He must, however, communicate any such information to the person

concerned or his counsel in order to enable them to comment on it.  The

Supreme Court has quashed a number of decisions on account of a failure

to comply with this requirement (cf. the judgments of 4 January, 10 May

and 7 June 1985, NJ, nos. 336, 665 and 718).

      It appears from a judgment of 1 December 1989 (NJ 1990, no. 438)

that the case-law on the subject may be summarised as follows:

1. if a judge obtains information by telephone, he must

ensure that it is taken down in writing;

2. (a) in principle, the judge must not make use of such

information unless he has advised the person concerned or

his counsel of its substance and has given them sufficient

opportunity to comment on it;

   (b) this may also be done by telephone;

3. the decision or the documents of the court proceedings

must show that the requirements referred to under 2 (a)

have been met;

4. only under special circumstances may the judge decide

not to observe the rule referred to unde 2(a);

5. in such cases the reasons must be stated so as to enable

the Supreme Court to assess whether rule 4 has been

complied with;

6. if a statement taken by telephone contains information

concerning points that are essential for the decision and

the judge has not unequivocally discounted that statement

in his decision, it must be assumed that the judge made use

of that information when reaching his decision.

Article 19 of the Act enables a patient at any time to request

the Board of the mental hospital to discharge him.  The Board must

immediately consult the medical director of the hospital.  In case the

medical director's opinion is unfavourable, the Board has to transmit

the request, together with the opinion, to the public prosecutor.  The

public prosecutor forwards the request to the Regional Court for

decision, unless he is of the opinion that the request for discharge

is evidently ill-founded, or when an earlier request has been rejected

by the Regional Court pending the validity of the last judicial

authorisation and the circumstances have not changed since this

rejection.

COMPLAINTS

1.    The applicant complains that the District Court judge issued the

judicial authorisation after having contacted the applicant's

psychiatrist and without having given the applicant or his lawyer an

opportunity to learn of or to contest the information thus obtained.
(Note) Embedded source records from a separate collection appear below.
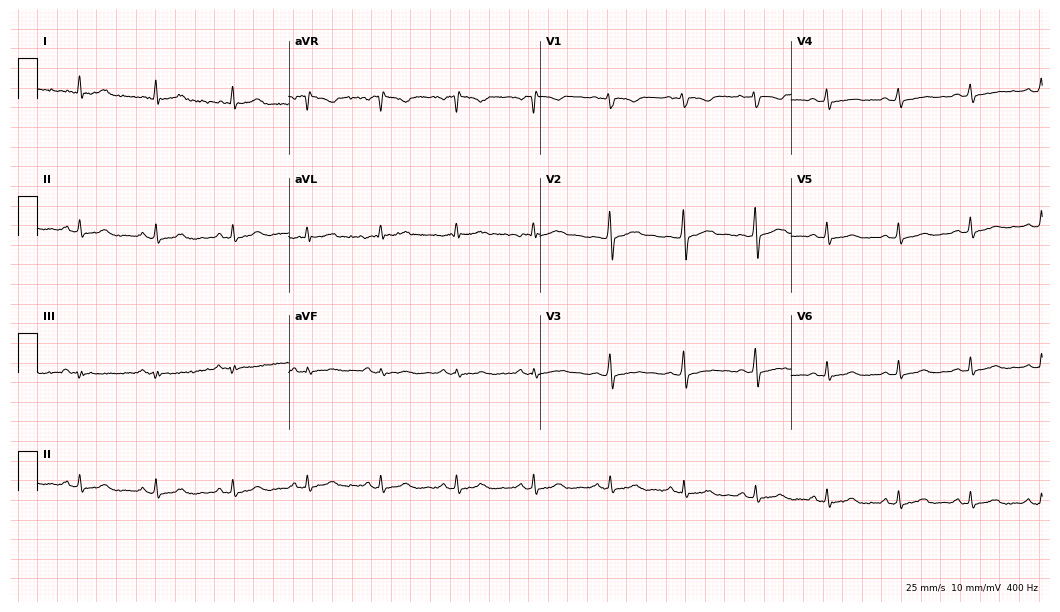
Standard 12-lead ECG recorded from a woman, 34 years old (10.2-second recording at 400 Hz). Read as a normal ECG.
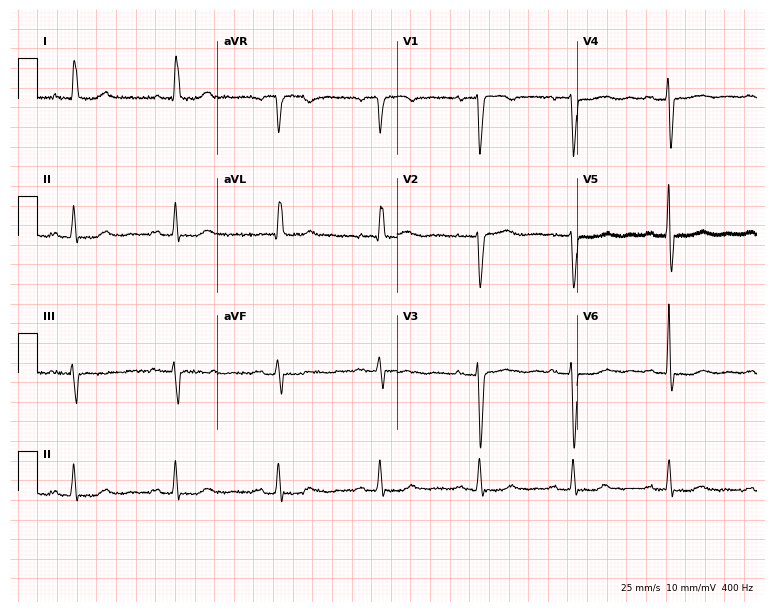
12-lead ECG from a 71-year-old female (7.3-second recording at 400 Hz). Shows first-degree AV block.
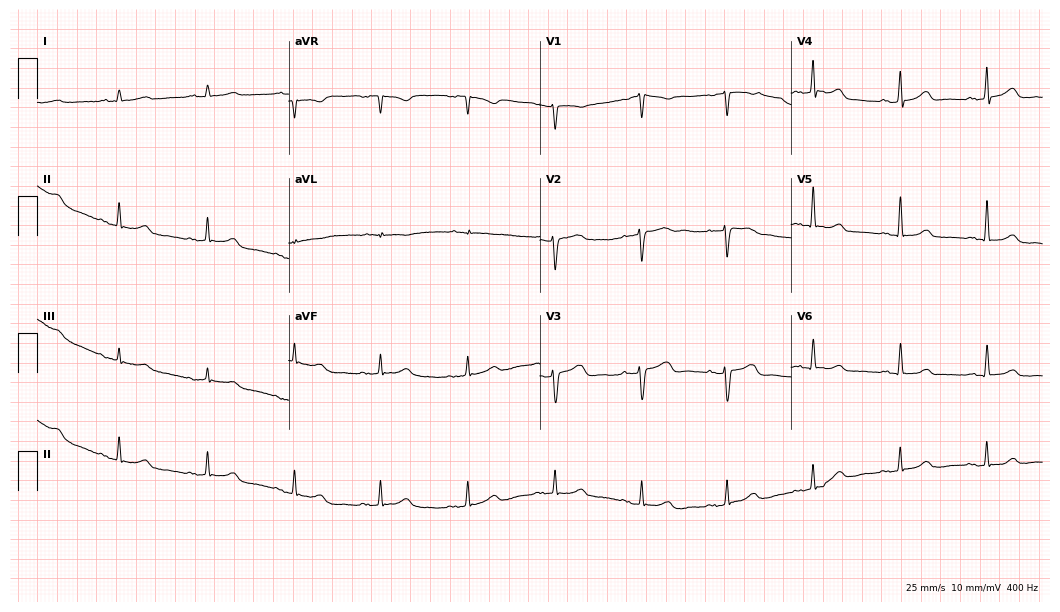
ECG — a 60-year-old female. Screened for six findings — first-degree AV block, right bundle branch block, left bundle branch block, sinus bradycardia, atrial fibrillation, sinus tachycardia — none is recorded.

The applicant submits that the medical declaration of 16 March 1988

stated that treatment in a psychiatric hospital was necessary or

advisable.  According to the applicant it was not possible for the

District Court judge to conclude therefrom that treatment was

necessary.  The applicant furthermore complains that the proceedings

concerning the issue of the judicial authorisation took place behind

closed doors; that he was not informed in time of his right to have the

assistance of a lawyer; that in the meantime a lawyer had already been

appointed; that he had insufficient time to prepare his case; that he

was not informed that his brother was heard by the District Court judge

and that he had no opportunity to question his brother; and that his

request for discharge from the hospital of 14 June 1988 was only to be

considered by the Regional Court on 10 August 1988.
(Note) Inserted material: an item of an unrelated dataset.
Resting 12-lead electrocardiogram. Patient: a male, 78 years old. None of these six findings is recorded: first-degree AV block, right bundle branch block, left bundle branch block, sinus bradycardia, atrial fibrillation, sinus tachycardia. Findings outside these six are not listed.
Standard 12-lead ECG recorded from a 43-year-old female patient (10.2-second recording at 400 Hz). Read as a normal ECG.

The applicant invokes Article 5 paras. 1 and 4 and Article 6

para. 1 of the Convention.

2.    The applicant also complains that he was not promptly informed

of the judicial authorisation when the police brought him to the

psychiatric hospital.  He invokes Article 6 para. 1 in conjunction with

Article 5 para. 2 of the Convention.

PROCEEDINGS BEFORE THE COMMISSION

      The application was introduced on 20 September 1988 and

registered on 1 December 1988.

      On 25 February 1991 the Commission decided to communicate the

application to the respondent Government and invite them to submit

written observations on the admissibility and merits of the

application.

      On 9 April 1991 the Commission referred the application to the

Second Chamber.

      The Government submitted their observations on 17 May 1991 and

the applicant's observations in reply were submitted on 11 June 1991.

THE LAW

1.    The applicant complains that the District Court judge issued the

judicial authorisation after having contacted the applicant's

psychiatrist and without having given the applicant or his lawyer an

opportunity to learn of or to contest the information thus obtained.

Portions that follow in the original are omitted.